ED wrote: Another layer of complexity: the St. Benedict production made an interesting design choice, which was to use period costumes and wigs, but to stage the play in front of several large painted units that created a visual counterpoint to the action by invoking Burney's biography, her contemporaries, and her family with greatly enlarged images that looked to be painted on free-standing flats. There were also wings with enlarged 18th century writing on them, and some step units that were definitely not period, along with a circular center stage which may have been a revolve. The costumes and wigs in particular, as I am remembering my talks with the director, had been painstakingly researched, especially in view of the fact that the play was about milliners to begin with. The deliberate disparity between set and costumes may have been intended to create a critical distance in the audience, which may have contributed to how we entered into a critique of the play as a group.
     But we read it aloud, among ourselves, before seeing it on video and so our response to the script came from this sequence: reading it alone (albeit in the context of other period plays by men and women); reading it as a staged reading to one another, and seeing it on the video screen. My guess is that because the course had made a case for female subjectivity as being one of the ways we recognized a play written by a woman (even if the main characters were men in order to meet perceived market demand) that Burney's script in the first act set into motion certain expectations and hopes that ultimately were not met.
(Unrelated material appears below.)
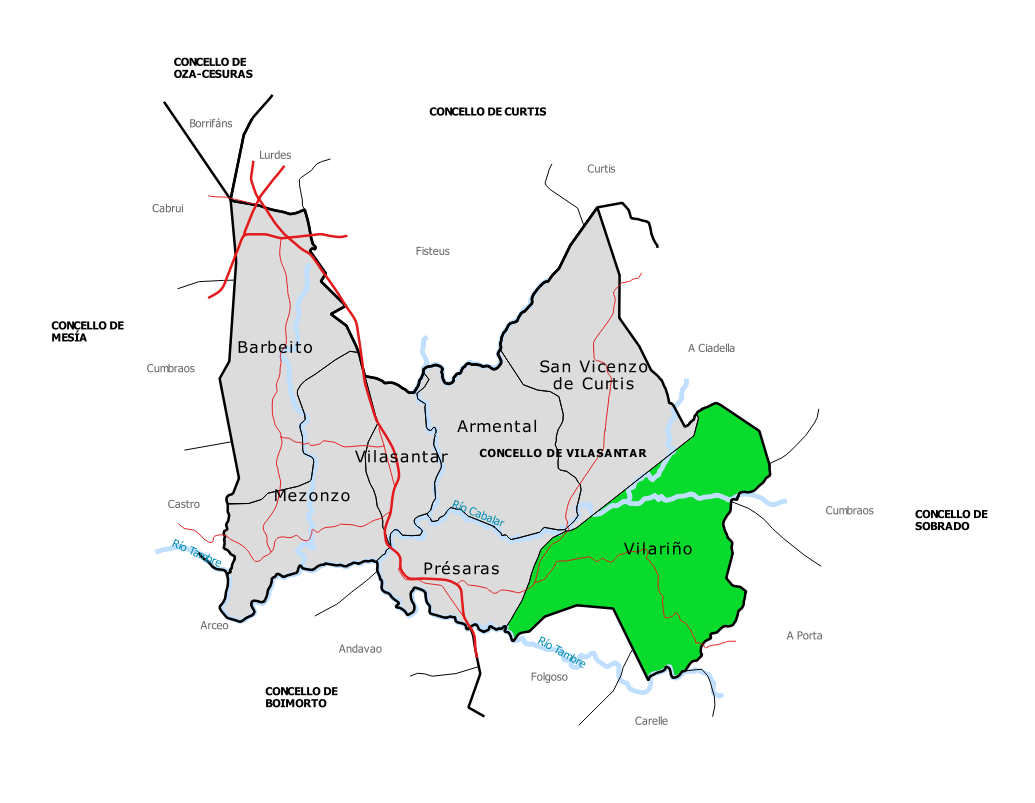 Mapa da parroquia de Vilariño no concello de Vilasantar.

The subjectivity that is awarded to the working women milliners at the beginning of the play simply doesn't develop. This may be Burney's own effort to meet market demand by investing herself in the romantic plot after setting up this initial scenario with working women, and certainly she revisits it later in the play (beginning of Act V). But I suspect we had our hopes pinned on having the sensibilities and humor and resilience of these working women come more fully into focus, and in fact they move into the background once the romantic plot picks up steam. That was the substance for the charge of "unfinished;" I think it had to do with our expectations based on the opening scene.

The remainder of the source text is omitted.